Acórdão do Tribunal da Relação de
Évora
Processo:
704/14.0TBTNV-A.E1
Relator: VÍTOR SEQUINHO
Descritores: RECURSO DE REVISÃO
REQUISITOS
Data do Acordão: 01/31/2019
Votação: UNANIMIDADE
Texto Integral: S
Sumário: Deverá ser liminarmente indeferido, nos termos do no n.º 1 do artigo 699.º do CPC, um recurso de revisão interposto ao abrigo do disposto na alínea c) do artigo 696.º do mesmo Código, se for, desde logo, evidente a inexistência, sequer, de alguma divergência entre o conteúdo da sentença revidenda e o dos novos elementos apresentados pelo recorrente.
(Sumário do Relator)
Decisão Texto Integral: Processo n.º 704/14.0TBTNV-A.E1

Relatório


Ao abrigo do disposto na al. c) do artigo 696.º do CPC, (…) interpôs, contra (…) e (…), recurso extraordinário de revisão da sentença proferida no processo principal, pedindo a revogação desta última.

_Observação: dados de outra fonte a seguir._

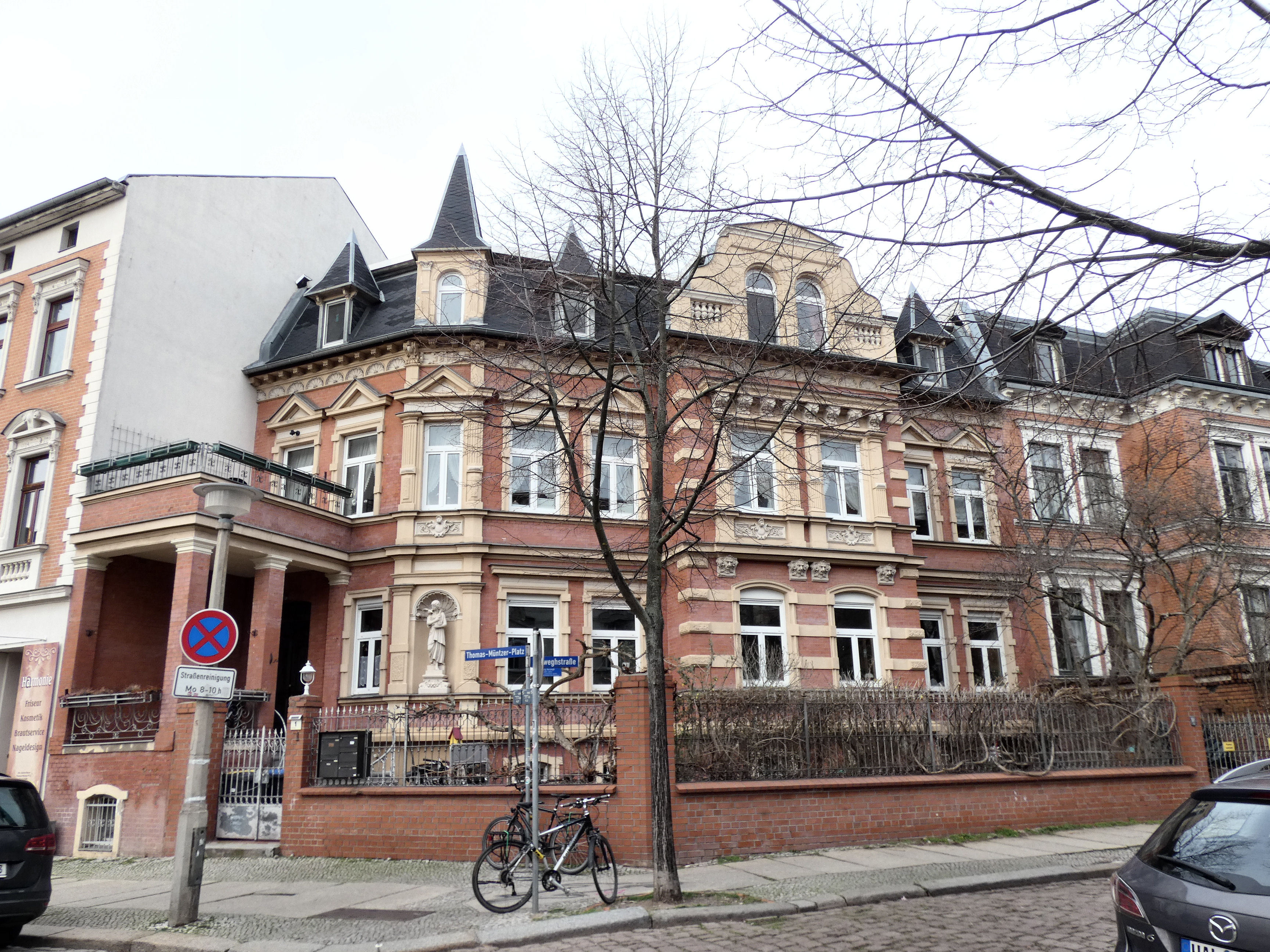 Herweghstraße 1, Halle (Saale)
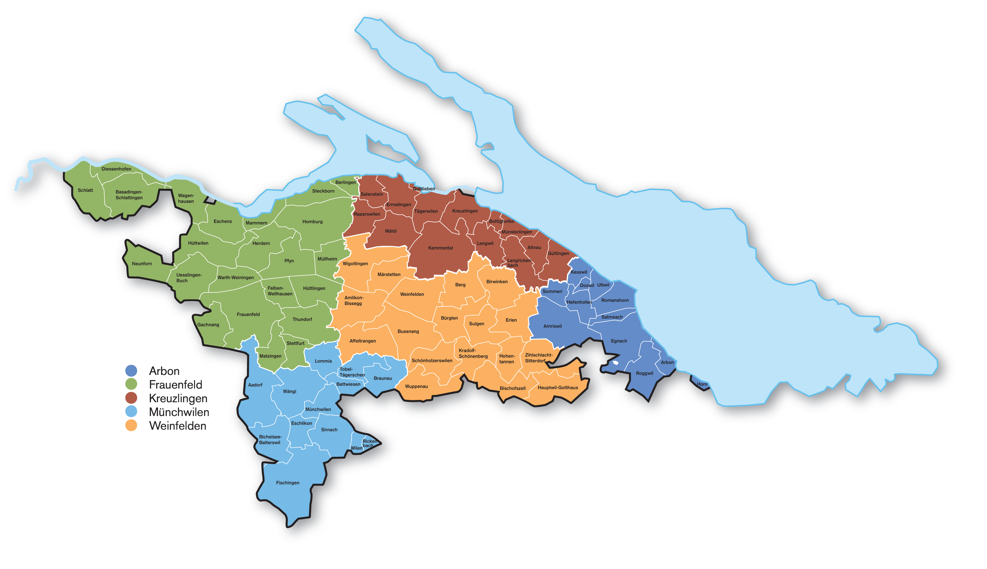 Der Kanton Thurgau mit der neuen, seit 2011 bestehenden Bezirken
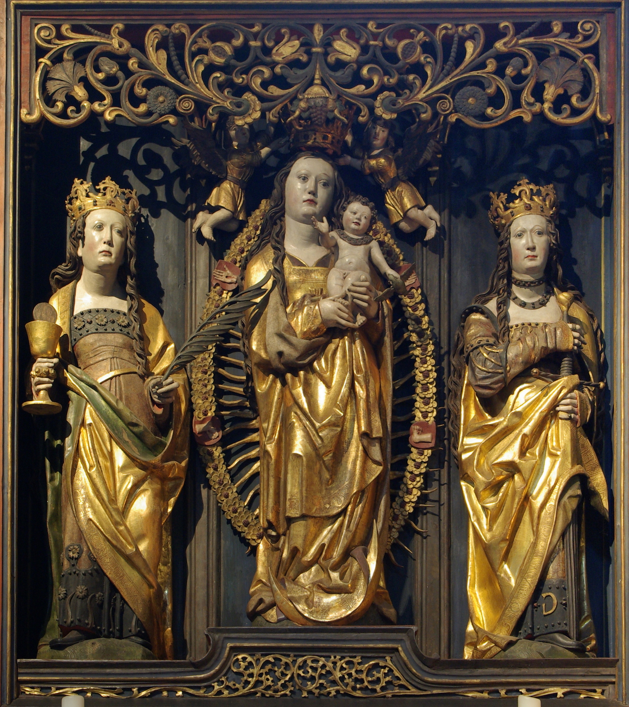 Bamberger Dom, Kirchgattendorfer Altar, Mittelteil
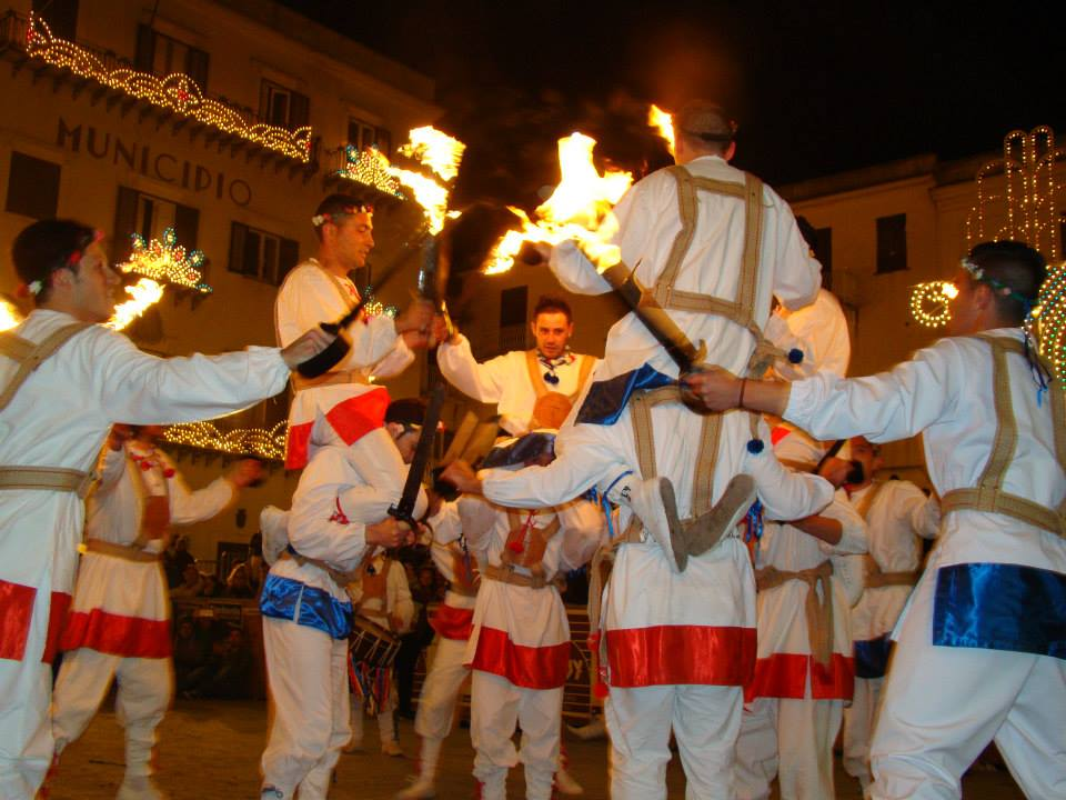 Gruppo folkloristico del tataratà
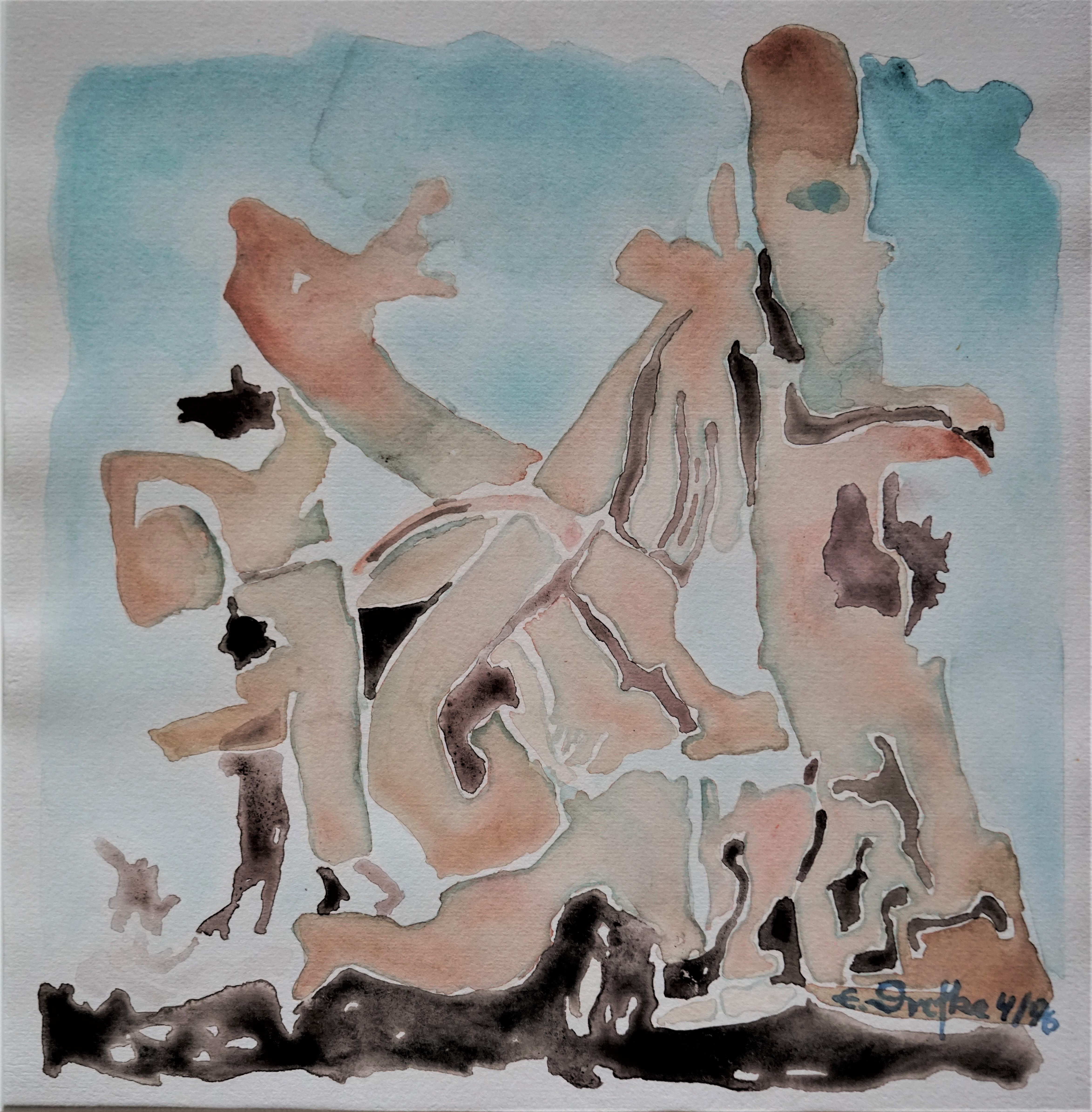 E. Drefke: Cappricio 22 (1996). Foto: Peter Dörp

O recorrente alegou, em síntese, o seguinte:

- Na sentença revidenda, foi julgado que os recorridos são os únicos proprietários do veículo automóvel com a matrícula 83-(…)-78, tendo, em consequência, o recorrente sido condenado a entregar-lhes este último;

- Nessa sentença, foi julgado provado que o veículo fora furtado aos recorridos;

- Posteriormente, foi proferida sentença que condenou o filho dos recorridos pela prática de um crime de simulação de crime p. e p. pelo artigo 366.º, n.º 1, do Código Penal;

- Resulta da matéria de facto provada no referido processo criminal que o veículo é propriedade, não dos recorridos, mas do filho destes;

- O veículo foi alienado pelo filho dos recorrentes e não furtado;

- Pelo que é possível concluir que o mesmo veículo, através de sucessivos negócios, foi validamente adquirido pelo recorrente;

- Em consequência da descoberta do verdadeiro proprietário do veículo, os recorridos eram parte ilegítima na acção em que foi proferida a sentença revidenda;

- Ao tempo em que correu a acção na qual foi proferida a sentença revidenda, o recorrente desconhecia os factos que foram apurados no processo criminal.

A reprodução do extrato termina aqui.